Hugh Townley: Against the Grain
January 13 - March 22, 2009
East Gallery
Hugh Townley: Against the Grain highlights the career of one of the most original wood sculptors of the twentieth century,
who spent the last eleven years of his life in Bethel, Vermont. His imaginative, often whimsical forms made from common and exotic
varieties of wood communicate through a personal vocabulary drawn from nature, Native American cultures, and Eastern spiritualism.

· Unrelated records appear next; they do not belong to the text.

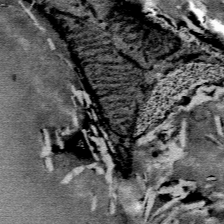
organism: Mouse
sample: Mouse Salivary gland
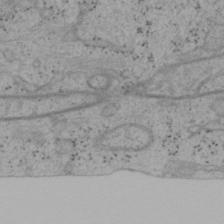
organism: Human
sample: HeLa cells
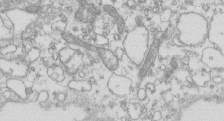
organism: Mouse
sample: Macrophages
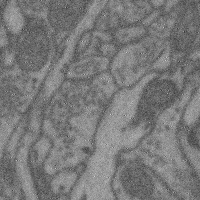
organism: Mouse
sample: Cerebral cortex
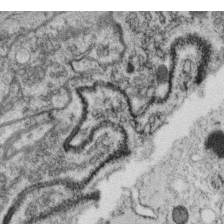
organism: C. elegans
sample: C. elegans oocyte; sperm cells
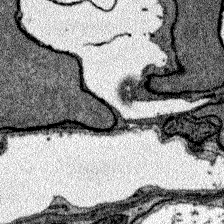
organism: Zebrafish
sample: Larval olfactory bulb
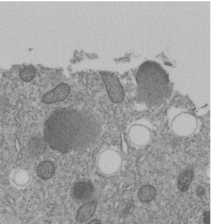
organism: C. elegans
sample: C. elegans embryo early stage
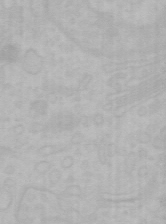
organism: Mouse
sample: Choroid plexus
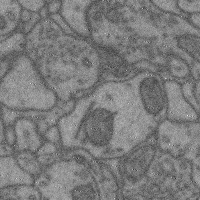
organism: Mouse
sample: Cerebral cortex
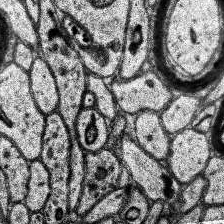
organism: Human
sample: Temporal Lobe
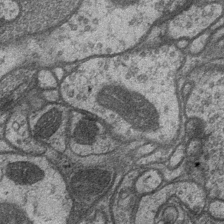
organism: Drosophila
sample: Optic medulla
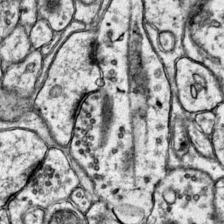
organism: Mouse
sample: Primary visual cortex
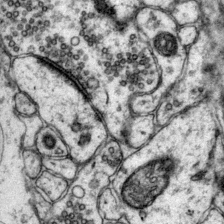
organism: Mouse
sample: Primary visual cortex
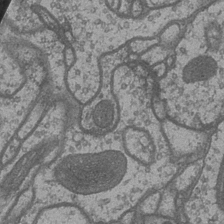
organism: Drosophila
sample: Optic medulla
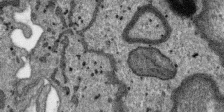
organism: Human
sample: Lung epithelial cells, uninfected (mock) control
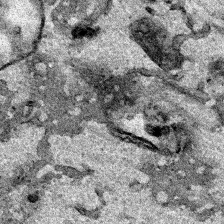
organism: Human
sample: Mitochondria in HCT116 cells
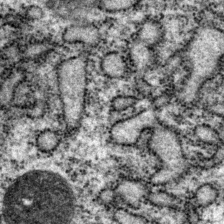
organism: P. pacificus
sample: Pharynx
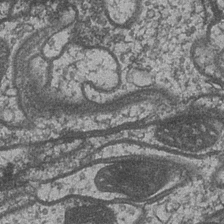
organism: Drosophila
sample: Optic medulla
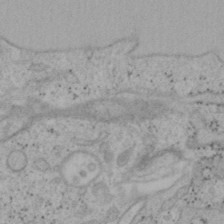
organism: Human
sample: HeLa cells
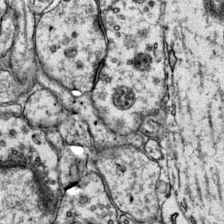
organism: Mouse
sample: Primary visual cortex
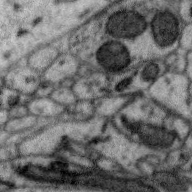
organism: Zebra finch
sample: Brain
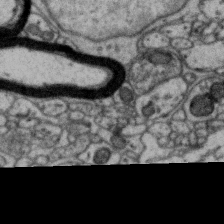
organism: Zebra finch
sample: Brain
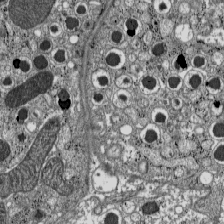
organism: C57BL Mouse
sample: Pancreatic islet
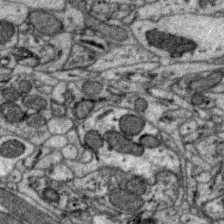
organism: Zebra finch
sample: Brain
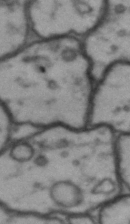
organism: Drosophila
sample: Brain
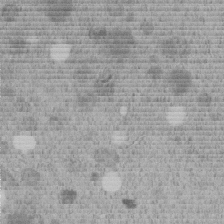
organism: C. elegans
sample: C. elegans embryo early stage
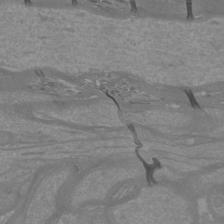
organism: Mouse
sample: Cortical neurons
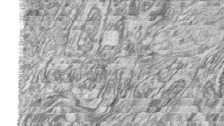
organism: Zebrafish
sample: synaptic ribbons in rod cells and cone cells
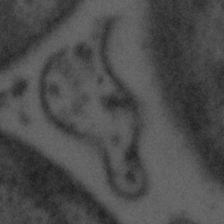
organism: Tuwongella immobilis
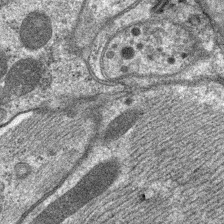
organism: C. elegans
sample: Pharynx
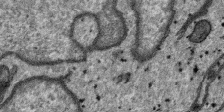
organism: Human
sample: Lung epithelial cells, uninfected (mock) control
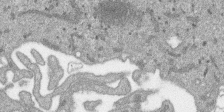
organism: Human
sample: Lung epithelial cells infected with SARS-CoV-2
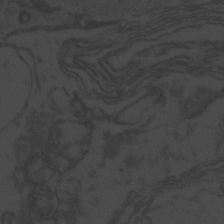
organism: Zebrafish
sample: Macrophage infected with Toxoplasma gondii
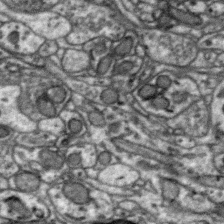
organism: Zebra finch
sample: Brain
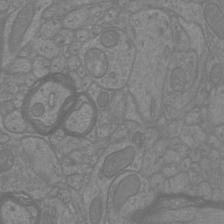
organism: Mouse
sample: Cortical neurons
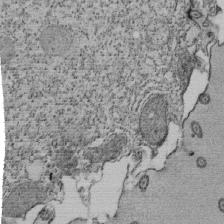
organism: Tetrahymena
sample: Cilia in tetrahymena
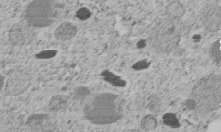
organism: C. elegans
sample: C. elegans embryo early stage
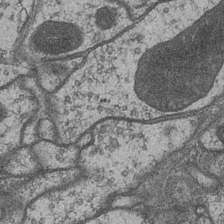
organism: Drosophila
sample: Optic medulla
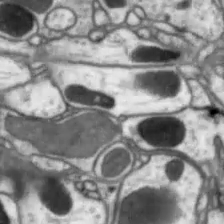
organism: Drosophila
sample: Optic lobe
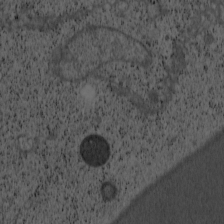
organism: African green monkey
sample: COS-7 cells
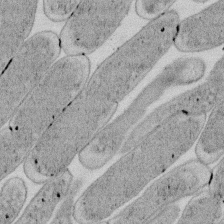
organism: E. coli
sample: Bacterial nucleoid
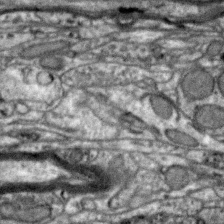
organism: Zebra finch
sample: Brain
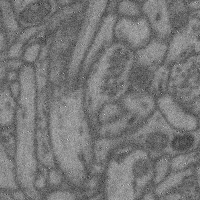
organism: Mouse
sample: Cerebral cortex
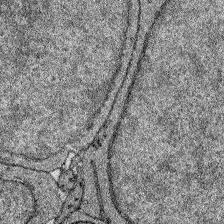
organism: Zebrafish
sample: Larval olfactory bulb

Familiar with the intrinsic characteristics of a wide variety of woods, Townley developed a painterly quality in his relief sculptures
by juxtaposing variations in color, grain, and depth of relief, using a band saw or carving directly into the wood to create a play of
light and shadow across the surface. His dedication to traditional techniques and natural materials was in direct opposition to the
more industrial welded-metal construction that was popularized in the 1940s and 1950s by his American contemporaries.

Townley (1923-2008) grew up in West Lafayette, Indiana, and attended the University of Wisconsin majoring in fine arts and
cultural anthropology. In 1948, he went to Paris to study with the Russian émigré sculptor, Ossip Zadkine (1890-1967), whose
large-scale, hand-carved, wooden sculptures of attenuated figural forms were influenced by Cubism. Townley's work embodies the
impact of this study and combines it with the biomorphic abstractions associated with Surrealism, as well as the primordial and
mythic imagery of Abstract Expressionism. Although Townley draws on these influences, his work is unique in combining geometric
and organic forms, ruggedness and elegance, sly wit and serious undertones, as well as elements of figuration and abstraction.
The resulting array of juxtaposition, superimposition, and integration of form in his work runs against the grain of any
established aesthetic, inviting the viewer to focus on the tension and balance of Townley's singular vision.